▼
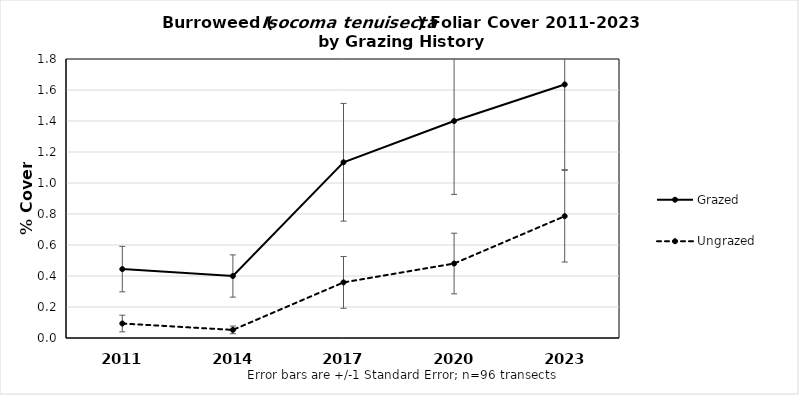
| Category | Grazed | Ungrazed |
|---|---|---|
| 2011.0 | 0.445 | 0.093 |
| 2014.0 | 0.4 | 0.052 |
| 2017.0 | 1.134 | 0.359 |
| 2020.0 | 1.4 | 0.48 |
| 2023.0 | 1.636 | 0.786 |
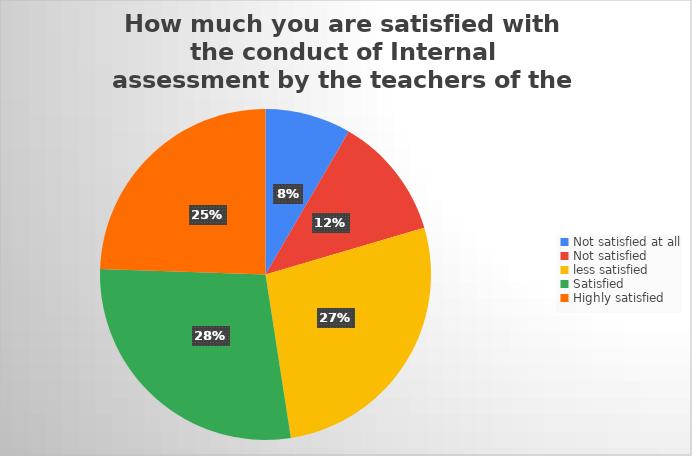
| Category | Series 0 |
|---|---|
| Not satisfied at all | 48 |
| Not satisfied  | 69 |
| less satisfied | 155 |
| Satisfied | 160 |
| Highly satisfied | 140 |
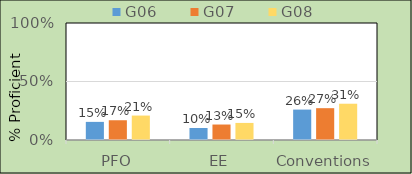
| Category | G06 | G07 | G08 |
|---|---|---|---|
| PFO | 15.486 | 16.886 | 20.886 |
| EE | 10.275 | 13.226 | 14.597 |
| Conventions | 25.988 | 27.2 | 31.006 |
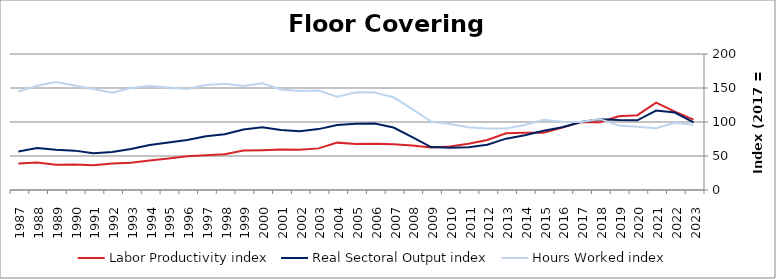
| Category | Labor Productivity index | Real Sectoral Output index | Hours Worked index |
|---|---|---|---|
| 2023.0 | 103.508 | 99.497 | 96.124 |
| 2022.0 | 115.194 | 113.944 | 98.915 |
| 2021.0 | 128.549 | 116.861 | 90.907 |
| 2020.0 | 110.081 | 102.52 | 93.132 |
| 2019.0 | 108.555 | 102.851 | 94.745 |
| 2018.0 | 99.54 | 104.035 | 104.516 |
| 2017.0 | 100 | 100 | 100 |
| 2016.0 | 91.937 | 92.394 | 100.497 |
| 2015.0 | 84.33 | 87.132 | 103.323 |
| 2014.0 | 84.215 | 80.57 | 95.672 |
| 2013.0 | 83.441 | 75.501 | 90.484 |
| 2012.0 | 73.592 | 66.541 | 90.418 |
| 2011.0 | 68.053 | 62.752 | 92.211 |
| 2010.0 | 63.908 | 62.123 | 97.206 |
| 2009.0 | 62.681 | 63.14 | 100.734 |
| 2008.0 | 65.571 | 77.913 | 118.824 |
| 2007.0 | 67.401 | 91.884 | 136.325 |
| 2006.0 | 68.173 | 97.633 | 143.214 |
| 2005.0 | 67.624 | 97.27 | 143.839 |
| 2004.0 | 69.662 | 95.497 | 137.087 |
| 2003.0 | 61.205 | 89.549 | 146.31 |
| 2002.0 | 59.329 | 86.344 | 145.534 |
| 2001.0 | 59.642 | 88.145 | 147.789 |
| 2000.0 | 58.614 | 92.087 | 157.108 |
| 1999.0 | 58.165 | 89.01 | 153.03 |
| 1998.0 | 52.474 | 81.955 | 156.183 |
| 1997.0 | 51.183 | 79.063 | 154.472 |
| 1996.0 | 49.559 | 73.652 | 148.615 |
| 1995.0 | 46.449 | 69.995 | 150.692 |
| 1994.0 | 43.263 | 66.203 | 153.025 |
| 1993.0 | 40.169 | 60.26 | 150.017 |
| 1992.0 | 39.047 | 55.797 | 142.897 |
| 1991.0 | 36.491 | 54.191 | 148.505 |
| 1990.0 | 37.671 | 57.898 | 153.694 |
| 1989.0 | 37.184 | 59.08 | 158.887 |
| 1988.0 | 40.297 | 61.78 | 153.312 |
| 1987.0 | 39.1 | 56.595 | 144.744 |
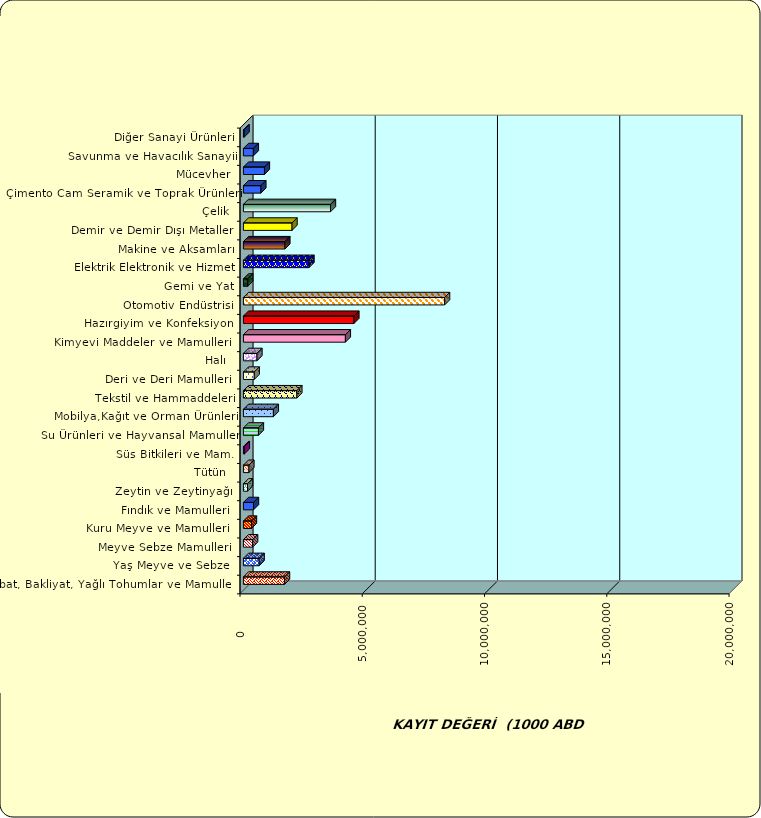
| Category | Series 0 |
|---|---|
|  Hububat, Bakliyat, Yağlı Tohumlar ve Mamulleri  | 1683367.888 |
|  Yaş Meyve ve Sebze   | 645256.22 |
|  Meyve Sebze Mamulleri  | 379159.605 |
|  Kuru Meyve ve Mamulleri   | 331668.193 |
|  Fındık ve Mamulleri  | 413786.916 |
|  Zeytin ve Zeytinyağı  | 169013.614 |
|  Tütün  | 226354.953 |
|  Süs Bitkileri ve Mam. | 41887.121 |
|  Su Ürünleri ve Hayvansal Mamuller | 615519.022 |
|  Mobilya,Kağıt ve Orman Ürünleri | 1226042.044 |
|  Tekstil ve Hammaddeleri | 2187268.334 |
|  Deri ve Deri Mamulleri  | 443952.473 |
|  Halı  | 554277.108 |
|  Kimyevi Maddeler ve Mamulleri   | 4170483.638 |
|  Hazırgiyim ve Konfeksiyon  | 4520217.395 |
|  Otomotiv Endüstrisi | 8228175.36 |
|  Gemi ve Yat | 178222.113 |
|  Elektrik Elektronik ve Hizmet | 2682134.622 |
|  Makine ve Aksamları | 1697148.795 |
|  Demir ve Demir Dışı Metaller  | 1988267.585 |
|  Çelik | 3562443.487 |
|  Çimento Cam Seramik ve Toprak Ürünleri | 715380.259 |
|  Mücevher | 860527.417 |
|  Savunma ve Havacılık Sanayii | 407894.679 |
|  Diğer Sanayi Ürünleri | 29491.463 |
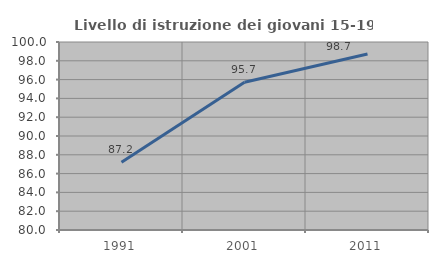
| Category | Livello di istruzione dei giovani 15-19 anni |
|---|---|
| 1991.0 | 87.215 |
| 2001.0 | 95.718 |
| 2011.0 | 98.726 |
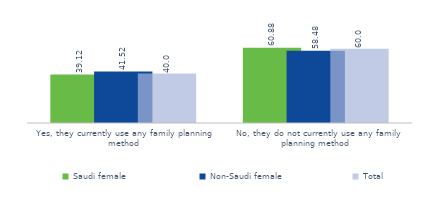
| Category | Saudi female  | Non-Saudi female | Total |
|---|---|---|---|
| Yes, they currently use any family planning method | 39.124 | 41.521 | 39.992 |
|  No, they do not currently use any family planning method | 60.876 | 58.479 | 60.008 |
▲
▼
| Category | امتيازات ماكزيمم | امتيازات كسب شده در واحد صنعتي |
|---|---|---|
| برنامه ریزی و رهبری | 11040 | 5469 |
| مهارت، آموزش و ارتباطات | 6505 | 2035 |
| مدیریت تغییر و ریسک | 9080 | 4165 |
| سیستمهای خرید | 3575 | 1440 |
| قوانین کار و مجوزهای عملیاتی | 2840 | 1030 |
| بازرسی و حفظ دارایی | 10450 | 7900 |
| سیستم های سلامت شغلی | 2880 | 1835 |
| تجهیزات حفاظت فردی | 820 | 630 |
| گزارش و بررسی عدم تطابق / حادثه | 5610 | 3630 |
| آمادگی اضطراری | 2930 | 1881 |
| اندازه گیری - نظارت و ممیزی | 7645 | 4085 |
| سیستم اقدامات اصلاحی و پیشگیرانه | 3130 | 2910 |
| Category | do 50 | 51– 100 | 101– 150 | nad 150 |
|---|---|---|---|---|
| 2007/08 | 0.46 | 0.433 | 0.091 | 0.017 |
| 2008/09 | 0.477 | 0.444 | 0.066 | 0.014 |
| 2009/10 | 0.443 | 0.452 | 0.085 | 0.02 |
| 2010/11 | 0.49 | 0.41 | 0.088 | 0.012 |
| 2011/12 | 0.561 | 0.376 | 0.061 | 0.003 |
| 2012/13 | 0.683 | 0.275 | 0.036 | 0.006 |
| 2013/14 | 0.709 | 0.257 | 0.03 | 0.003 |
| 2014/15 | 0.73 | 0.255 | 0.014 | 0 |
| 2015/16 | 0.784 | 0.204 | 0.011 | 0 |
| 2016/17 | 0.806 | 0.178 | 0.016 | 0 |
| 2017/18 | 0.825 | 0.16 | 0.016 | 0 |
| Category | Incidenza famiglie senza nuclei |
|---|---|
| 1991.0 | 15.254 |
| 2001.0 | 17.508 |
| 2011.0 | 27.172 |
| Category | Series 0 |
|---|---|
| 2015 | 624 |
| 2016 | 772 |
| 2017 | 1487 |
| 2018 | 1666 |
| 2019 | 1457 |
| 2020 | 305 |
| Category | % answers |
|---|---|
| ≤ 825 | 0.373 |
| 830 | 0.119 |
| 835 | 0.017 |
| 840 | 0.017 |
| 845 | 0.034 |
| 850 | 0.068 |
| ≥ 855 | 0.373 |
▲
_Problem statement_
Out of the data above, set down the lines from the one with "0.088 | 0.012 |" to the one with "2019 | 1457 |", both included, exactly as written and with no additions.

_Task result_
| 2010/11 | 0.49 | 0.41 | 0.088 | 0.012 |
| 2011/12 | 0.561 | 0.376 | 0.061 | 0.003 |
| 2012/13 | 0.683 | 0.275 | 0.036 | 0.006 |
| 2013/14 | 0.709 | 0.257 | 0.03 | 0.003 |
| 2014/15 | 0.73 | 0.255 | 0.014 | 0 |
| 2015/16 | 0.784 | 0.204 | 0.011 | 0 |
| 2016/17 | 0.806 | 0.178 | 0.016 | 0 |
| 2017/18 | 0.825 | 0.16 | 0.016 | 0 |
| Category | Incidenza famiglie senza nuclei |
|---|---|
| 1991.0 | 15.254 |
| 2001.0 | 17.508 |
| 2011.0 | 27.172 |
| Category | Series 0 |
|---|---|
| 2015 | 624 |
| 2016 | 772 |
| 2017 | 1487 |
| 2018 | 1666 |
| 2019 | 1457 |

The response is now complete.